## [Required work]
In the entries that follow, find the line containing "Casă și farmacia" and the line containing "Basilika Notre-Dame-de-l'Assomption in", then retype exactly the lines from the first through the second, pictures excluded.

## [Exercise data]
⟨
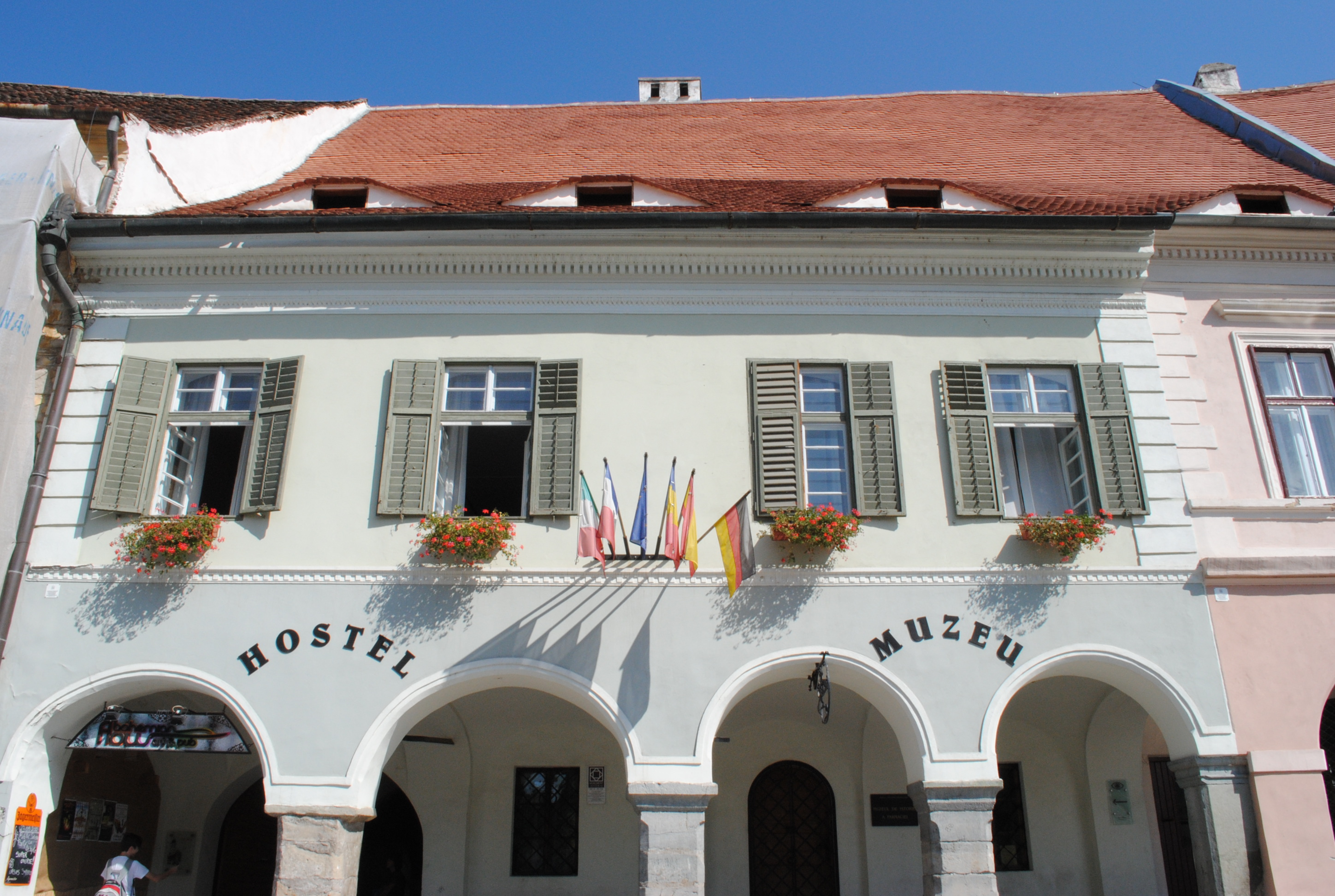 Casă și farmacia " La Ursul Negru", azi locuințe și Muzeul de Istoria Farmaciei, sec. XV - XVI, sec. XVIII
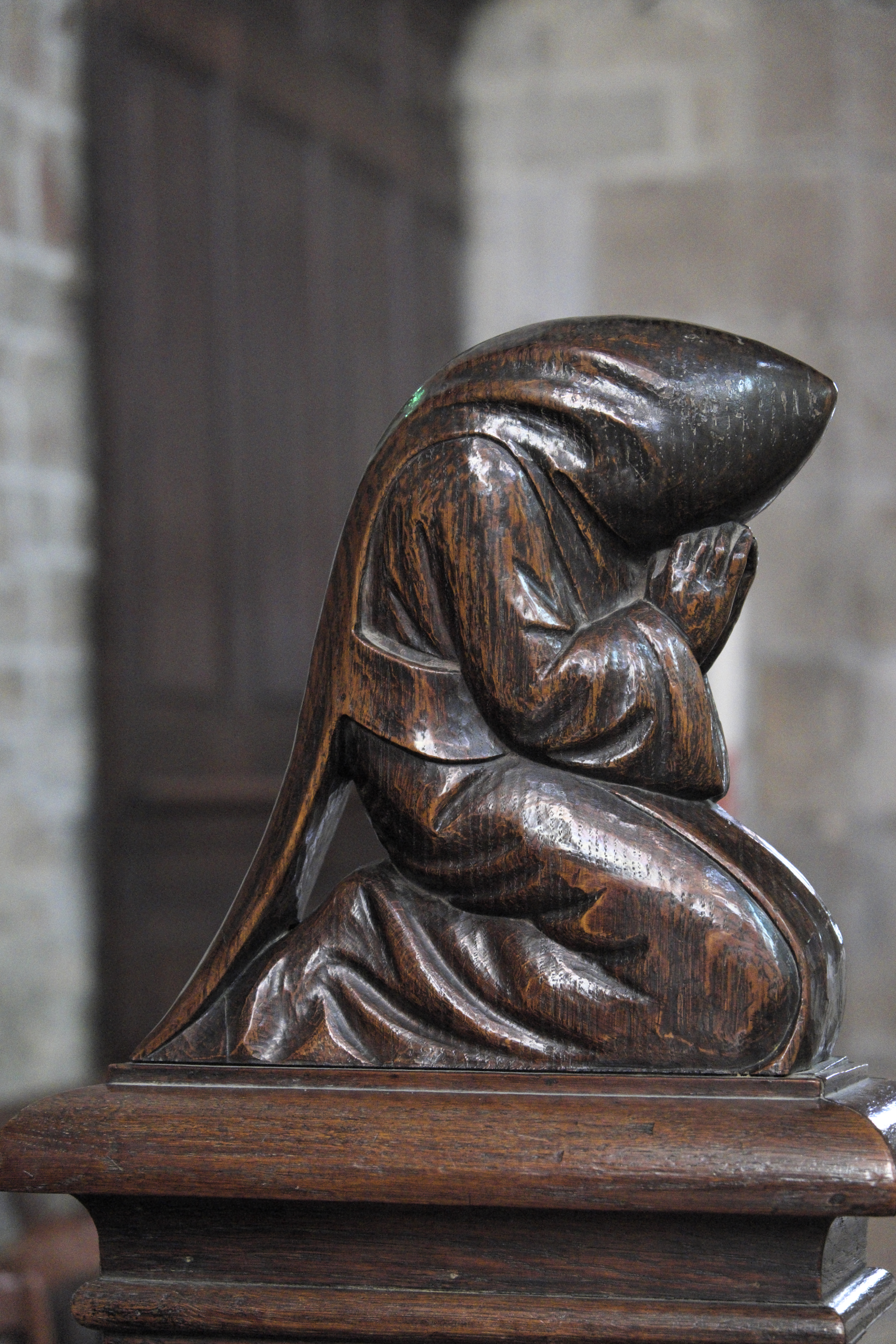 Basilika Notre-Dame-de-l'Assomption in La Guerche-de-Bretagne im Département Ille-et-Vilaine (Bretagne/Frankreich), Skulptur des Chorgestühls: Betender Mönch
⟩
⟨
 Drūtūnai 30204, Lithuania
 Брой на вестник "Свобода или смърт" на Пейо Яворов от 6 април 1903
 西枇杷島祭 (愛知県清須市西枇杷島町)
⟩
⟨
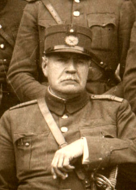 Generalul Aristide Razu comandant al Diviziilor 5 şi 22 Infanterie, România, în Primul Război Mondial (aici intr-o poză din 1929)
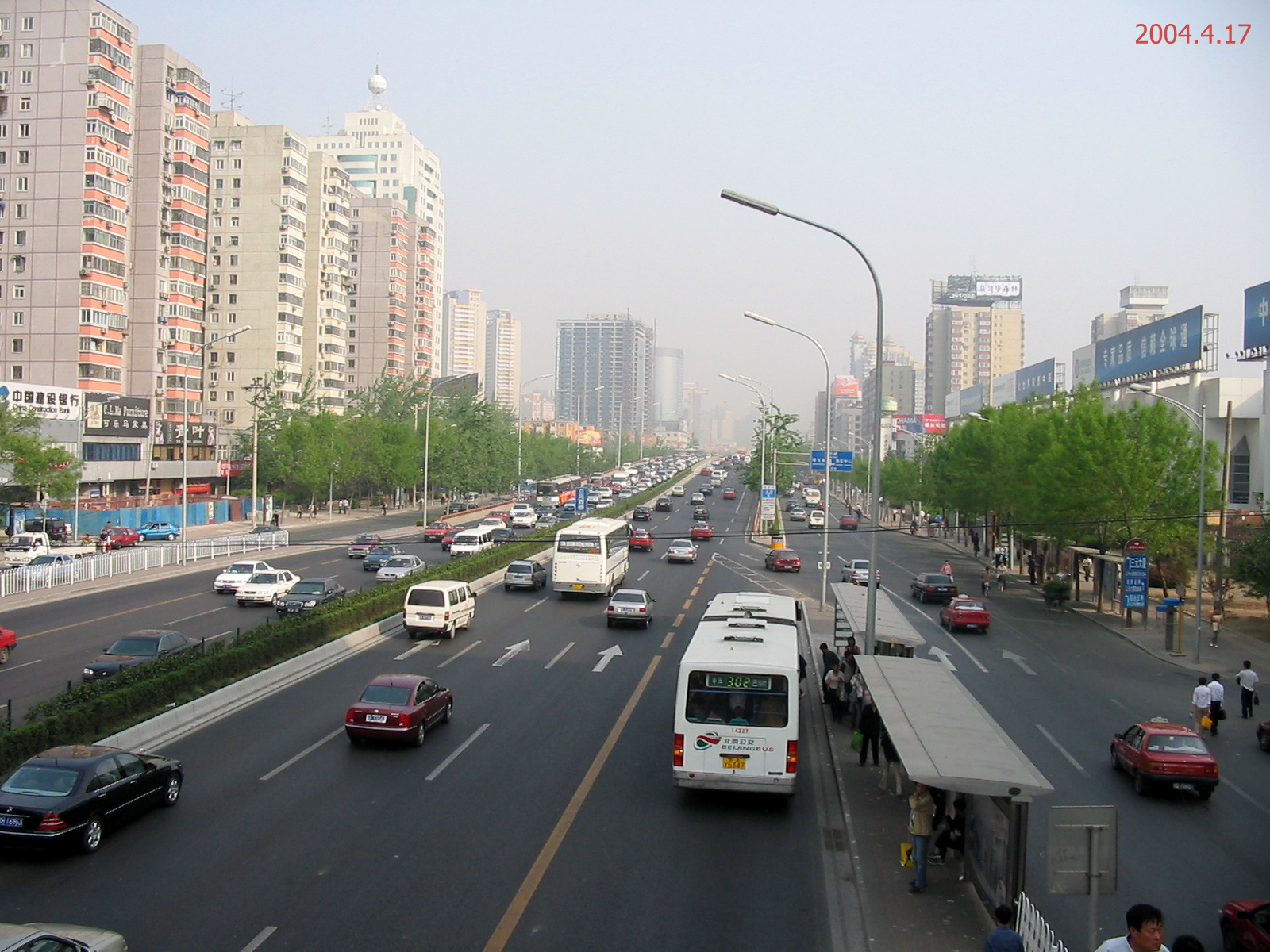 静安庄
⟩
## [Result]
 Casă și farmacia " La Ursul Negru", azi locuințe și Muzeul de Istoria Farmaciei, sec. XV - XVI, sec. XVIII
 Basilika Notre-Dame-de-l'Assomption in La Guerche-de-Bretagne im Département Ille-et-Vilaine (Bretagne/Frankreich), Skulptur des Chorgestühls: Betender Mönch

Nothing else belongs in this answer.